Loki cannot receive high volume logs fast enough

Dear Team Grafana Loki,
We have deployed Promtail across multiple servers to push logs to a central Loki instance, with the intention of displaying these logs in the Grafana UI. Our log volume reaches up to 10,000 lines per second at peak times. Initially, we encountered issues with an “empty ring error” due to the KV Store being in “in-memory” mode, which also caused out-of-memory errors when large volumes of logs were received. We resolved this by switching the KV Store to ETCD mode.
While this change has addressed the empty ring error, we are still facing challenges as the logs displayed in Grafana do not reflect the actual volume being sent.

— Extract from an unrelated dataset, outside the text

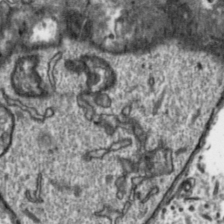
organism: Toxoplasma gondii
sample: Parasites in a vacuole inside a host cell

This indicates that Loki is not keeping up with the incoming log volume, resulting in log loss.
There are several approaches have been taken but the error still persists.
The KV Store has change from in-memory to ETCD
The configuration of the loki is shown as follow:
auth_enabled: false
server:
http_listen_port: 3100
grpc_server_max_recv_msg_size: 16777216
grpc_server_max_send_msg_size: 16777216
log_level: debug
common:
path_prefix: /loki
storage:
filesystem:
chunks_directory: /loki/chunks
rules_directory: /loki/rules
replication_factor: 1
ring:
kvstore:
store: etcd
etcd:
endpoints:
-
schema_config:
configs:

  • from: 2020-10-24
    store: tsdb
    object_store: filesystem
    schema: v12
    index:
    prefix: index_
    period: 24h
    query_scheduler:
    max_outstanding_requests_per_tenant: 8192
    frontend:
    max_outstanding_per_tenant: 8192
    log_queries_longer_than: 10s
    compress_responses: true
    query_range:
    parallelise_shardable_queries: true
    align_queries_with_step: true
    cache_results: true
    limits_config:
    split_queries_by_interval: 15m
    max_query_length: 0h
    max_query_parallelism: 32
    ingestion_rate_strategy: local
    ingestion_rate_mb: 32
    ingestion_burst_size_mb: 64
    max_streams_per_user: 0
    max_entries_limit_per_query: 5000000
    max_global_streams_per_user: 0
    cardinality_limit: 200000
    ruler:
    alertmanager_url: http://localhost:9093

table_manager:
retention_deletes_enabled: true
retention_period: 2160h
analytics:
reporting_enabled: false
Even though changing the KV store from In-memory to ETCD has resolved the empty ring error but the server performance is still being poor as the memory leak issue is still persists but due to the uitlization of ETCD, there is no empty issue. The screenshot from zabbix is shown in the comment below for reference on the server memory performance
We are running Loki and Grafana on a virtual machine equipped with 16 cores and 64 GB of RAM.
Could you please provide guidance on further optimizations or configurations that could help us manage our logging needs effectively? The following screenshot is the performance of the server hosted the loki.

I’d recommend you to consider moving to simple scalable mode with an object storage backend.